- Exercise objective -
Needed from the data below: every line from the one with "sample: Mouse hepatocytes" up to and including the one with "sample: Optic medulla", repeated exactly and with nothing else.

- Data under study -
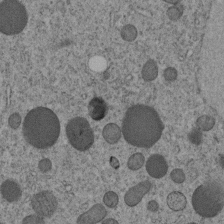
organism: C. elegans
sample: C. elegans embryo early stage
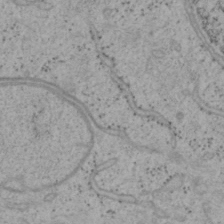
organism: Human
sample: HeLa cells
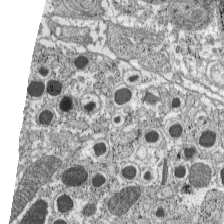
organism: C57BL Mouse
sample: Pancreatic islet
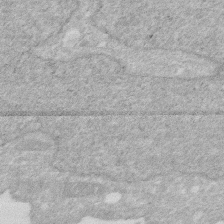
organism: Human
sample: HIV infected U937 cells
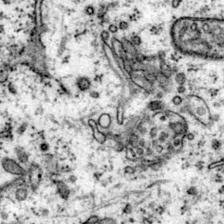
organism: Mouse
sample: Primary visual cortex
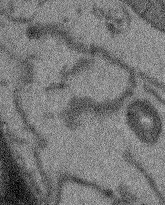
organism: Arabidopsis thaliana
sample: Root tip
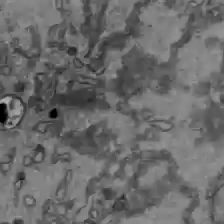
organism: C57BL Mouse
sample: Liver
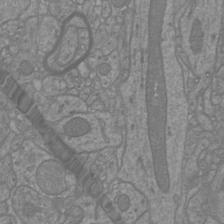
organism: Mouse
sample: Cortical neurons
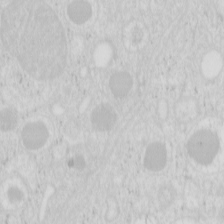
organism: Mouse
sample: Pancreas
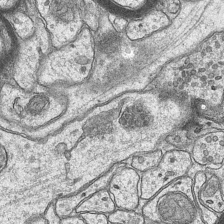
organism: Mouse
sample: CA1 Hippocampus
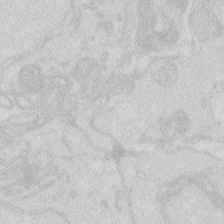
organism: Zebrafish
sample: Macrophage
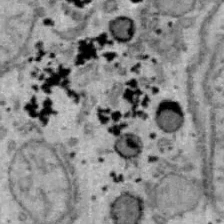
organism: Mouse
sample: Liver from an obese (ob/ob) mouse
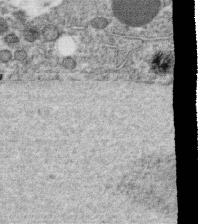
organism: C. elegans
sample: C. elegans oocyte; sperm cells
--
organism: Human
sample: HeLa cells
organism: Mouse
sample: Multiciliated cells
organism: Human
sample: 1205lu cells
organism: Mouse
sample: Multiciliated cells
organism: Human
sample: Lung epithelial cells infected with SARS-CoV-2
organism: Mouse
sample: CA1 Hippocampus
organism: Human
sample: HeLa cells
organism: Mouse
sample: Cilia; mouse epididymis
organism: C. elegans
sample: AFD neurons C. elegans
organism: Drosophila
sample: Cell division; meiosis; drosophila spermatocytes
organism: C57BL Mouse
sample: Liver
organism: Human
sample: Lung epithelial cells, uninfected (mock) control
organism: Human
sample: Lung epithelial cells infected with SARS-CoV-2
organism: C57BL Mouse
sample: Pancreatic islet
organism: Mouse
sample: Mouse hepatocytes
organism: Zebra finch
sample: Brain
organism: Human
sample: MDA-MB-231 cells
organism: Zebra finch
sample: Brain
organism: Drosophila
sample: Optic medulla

- Written answer -
sample: Mouse hepatocytes
organism: Zebra finch
sample: Brain
organism: Human
sample: MDA-MB-231 cells
organism: Zebra finch
sample: Brain
organism: Drosophila
sample: Optic medulla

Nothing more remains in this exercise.